LDs universally exist in organisms and accumulate, especially in the metabolism organs/tissues. Comprehensive proteome studies have focused mainly on lower invertebrates, such as in Drosophila (9, 28). An in-depth LD proteome dataset in higher vertebrates was not readily available. Only a limited number of LDPs were reported (12, 29–31, 34). The most comprehensive list of LDPs was reported by Khan et al. (12), which includes 1,520 LDPs in mouse livers following high-fat feeding using iTRAQ. Additionally, 1,070 and 1,481 LDPs were identified in the C2C12 myoblasts (29) and Drosophila S2 cells (28), respectively. Our study differs from the previous ones in that we defined LDPs as proteins that were significantly enriched in abundance from whole proteome, as opposed to those identified from isolated LD fraction (10, 11, 29–34). The fact that our dataset covered over 80% of all previously identified LDPs suggests that our LD sub-proteome is reliable. We further classified 101 proteins as core LDPs and another 823 proteins as periphery LDPs based on different enrichment factors, taking into consideration the dynamic nature of the LD organelle.

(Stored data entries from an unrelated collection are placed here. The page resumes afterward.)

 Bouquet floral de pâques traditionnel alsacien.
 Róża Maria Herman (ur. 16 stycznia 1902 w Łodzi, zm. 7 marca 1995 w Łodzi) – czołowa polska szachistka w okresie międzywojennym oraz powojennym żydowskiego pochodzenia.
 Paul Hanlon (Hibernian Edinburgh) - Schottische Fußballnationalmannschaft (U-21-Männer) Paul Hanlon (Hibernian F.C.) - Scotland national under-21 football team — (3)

Hepatosteatosis is the first step in the pathophysiologic continuum of a number of liver diseases, such as NAFLD (51), alcoholic liver disease (52), and viral hepatitis (53), among others, suggesting the vulnerability of liver lipid metabolism in response to exogenous stimuli. Our data indicated that metabolic pathways in fatty liver were highly induced in TG metabolism, while they were suppressed in phospholipid metabolism. This was consistent with a lipidomics report (54) and suggested a metabolic imbalance between neutral lipid and phospholipid in fatty liver.

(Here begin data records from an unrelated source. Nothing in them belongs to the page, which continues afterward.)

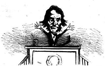 Caricature de Paul Marie Laurent (1793-1877), dit « Laurent de l'Ardèche », par Cham.
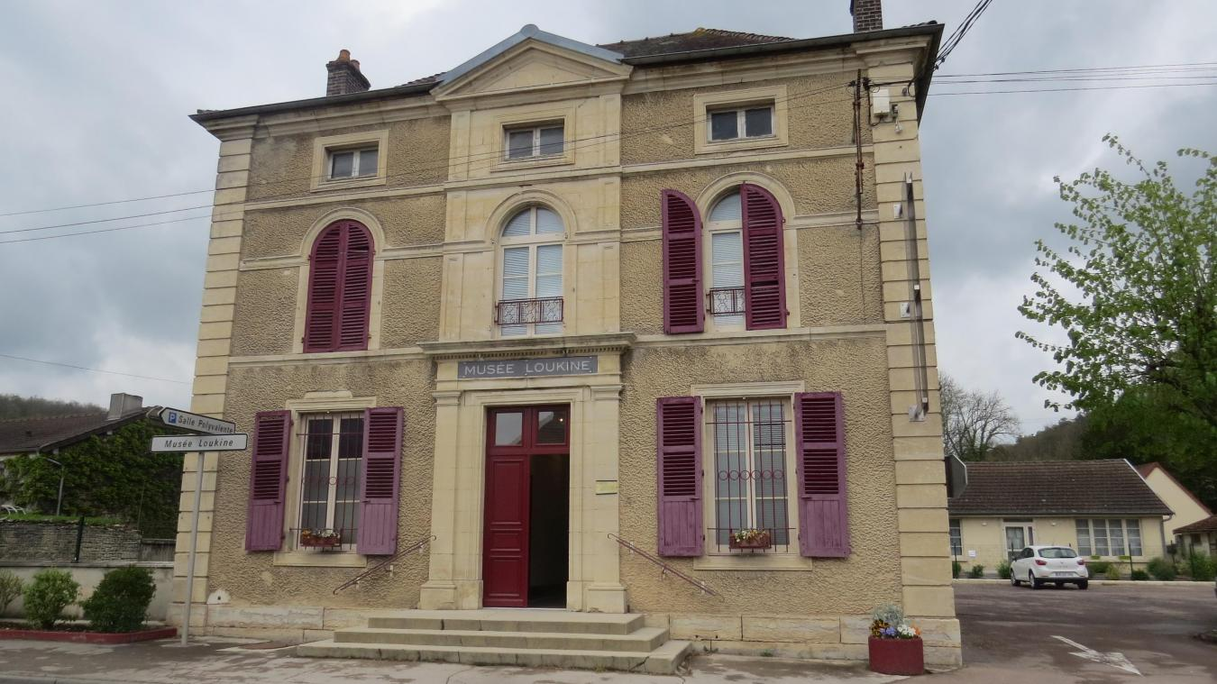 Photo du Musée Loukine à Arsonval
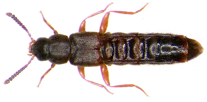 Familie: Staphylinidae Groesse: 2,7-3,2 mm Verbreitung: Europa Ökologie: unter Baumrinde Fundort: Germania, Bayern, Oberfranken, Selbitz leg.det. U.Schmidt, 2003 Foto: U.Schmidt, 2005

The association between vitamin D deficiency and NAFLD has been increasingly recognized (55). Vitamin D level is low in NAFLD patients (56, 57) and administration of vitamin D is efficacious in preventing NAFLD (58). Our data showed that five key enzymes involved in generating vitamin D precursors are decreased in fatty liver, which indicated a deficiency in precursor zymosterol in vitamin D synthesis, reenforcing the relationship between vitamin D and NAFLD reported before (56). This observation suggested that the decrease of vitamin D in fatty liver might be irreversible, because a chain of key metabolic enzymes was downregulated. Moreover, our findings indicated that pathways of immune and inflammatory response were stimulated, while regulation and reparability of ROS, DNA damage, cell death were suppressed in the fatty mouse liver.

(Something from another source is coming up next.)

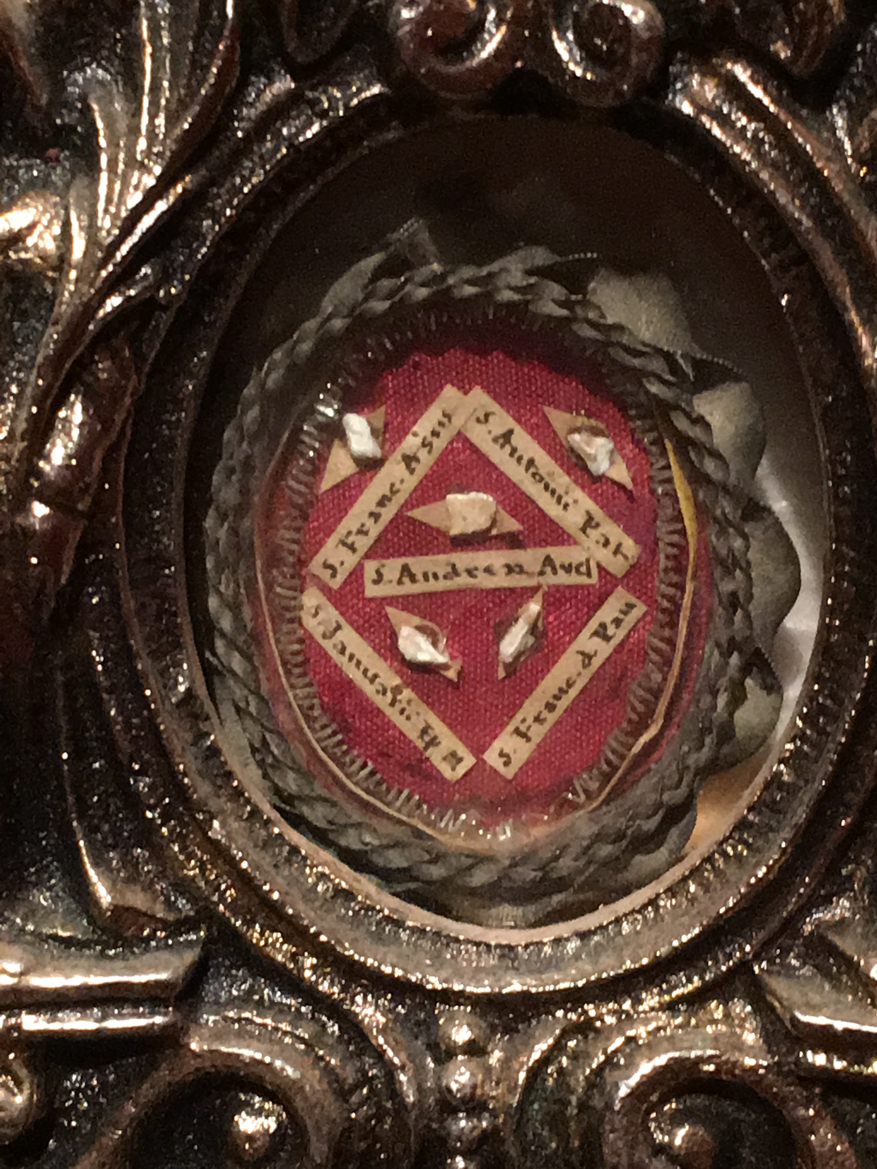 Reliquias - Ex ossibus St.António , St.Francisco Assis .St.Francisco Xavier , St.Januario e St.André , Apóstolo

With a catalog of LDPs in fatty liver, we focused on one candidate, S100a10, for further functional characterization. Both S100a10 and its binding partner, annexin A2, were enriched in liver LDs in physiological conditions, and were further increased with HFD. Based on these results, we initially hypothesized that knockdown of S100a10 might alleviate hepatosteatosis induced by HFD feeding. Opposite to our predictions, hepatosteatosis was accelerated in HFD when S100a10 was knocked down, suggesting that S100a10 may inhibit hepatosteatosis. We speculated that S100a10 played a compensatory role in the process, that its upregulation was a consequence rather than the cause of hepatosteatosis. Further proteomics analyses seemed to suggest that excessive lipid uptake and lipid sequestration, but not lipid synthesis, were contributing factors for the accelerated hepatosteatosis in HFD-fed mice lacking hepatic S100a10. These analyses were consistent with reduced serum TG, implying an imbalanced lipid flux from blood to liver. These postulations were further corroborated with our in vitro findings that S100A10 colocalized with LDs and coexpressed with a number of transport proteins, demonstrating that S100A10 was a LDP that potentially mediated lipid transport and trafficking. Moreover, S100A10 was found to be unregulated in HCC patients (47) and positively correlated with tumor progression, suggesting a close relationship between S100A10 and liver disease. Recently, Svenningsson et al. (59) showed that S100A10 interacts with SMARCA3 and forms a transcriptional machine in regulating gene expression. The detailed molecular mechanism by which S100A10 regulates LDPs and lipid metabolism proteins deserves further investigation.